Looking at stable baselines the issue comes from this code:

 def sample_weights(self, log_std: th.Tensor, batch_size: int = 1) -> None:
        """
        Sample weights for the noise exploration matrix,
        using a centered Gaussian distribution.

        :param log_std:
        :param batch_size:
        """
        std = self.get_std(log_std)
        self.weights_dist = Normal(th.zeros_like(std), std)
        # Reparametrization trick to pass gradients
        self.exploration_mat = self.weights_dist.rsample()
        # Pre-compute matrices in case of parallel exploration
        self.exploration_matrices = self.weights_dist.rsample((batch_size,))

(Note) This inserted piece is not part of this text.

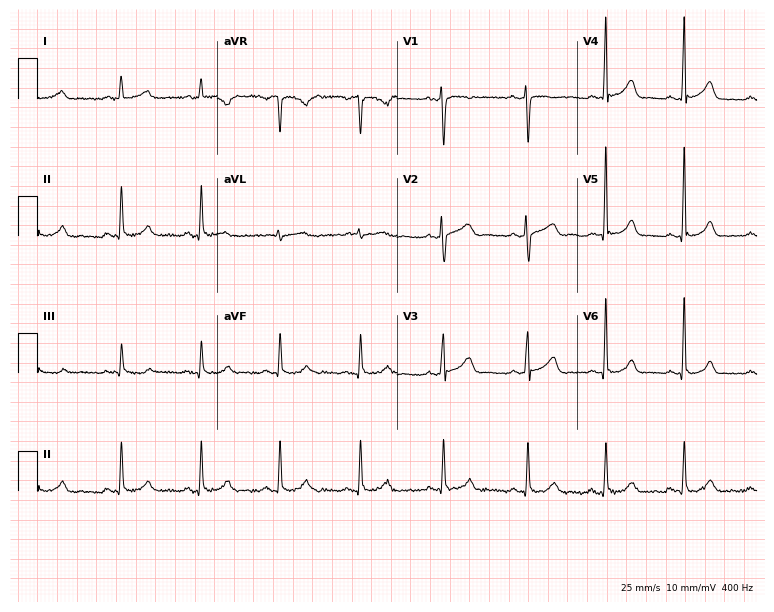
Standard 12-lead ECG recorded from a woman, 33 years old. None of these six findings is recorded: first-degree AV block, right bundle branch block, left bundle branch block, sinus bradycardia, atrial fibrillation, sinus tachycardia. Findings outside these six are not listed.

Doing some more digging it's actually this class, this class doesn't define the device, when the network is created standard python types are input so it just gets put on the CPU. This class needs to be modified to make it take device and use the device of the model it is being used with.

To Reproduce

from stable_baselines3 import PPO
import gymnasium as gym
from stable_baselines3.common.vec_env import DummyVecEnv
from torch import tensor
# from rlos.rl.core.concreteclasses.wrappedlibs.SB3 import PPOSB3Agent
OPEN_DIVERSE_G = [[1, 1, 1, 1, 1, 1, 1],
                [1, "c", "c", 0, "c", "c", 1],
                [1, 1, 1, 1, 1, 1, 1]]
model_kwargs = {"verbose": 1, 
                "learning_rate": 3e-5,
                "policy_kwargs": dict(net_arch=[256,256]),
                "gamma": 0.95,
                "device": "cuda",
                "vf_coef": 0.5,
                "ent_coef": 0.0,
                "max_grad_norm": 0.5,
                "normalize_advantage": True,
                "n_steps": 512,
                "n_epochs": 60,
                "sde_sample_freq": 4,
                "use_sde": True,
                "gae_lambda": 0.9,
                "clip_range": 0.4}
env = gym.make('PointMaze_UMaze-v3', maze_map = OPEN_DIVERSE_G)
env = DummyVecEnv([lambda: env])
model = PPO("MultiInputPolicy", env, **model_kwargs)
observation = env.reset()
temp = {
    "observation": tensor(observation["observation"], device="cuda"),
    "achieved_goal": tensor(observation["achieved_goal"], device="cuda"),
    "desired_goal": tensor(observation["desired_goal"], device="cuda")
}
model.policy._predict(temp)

If you change the model_kwargs so that use_sde is False then it works as expected.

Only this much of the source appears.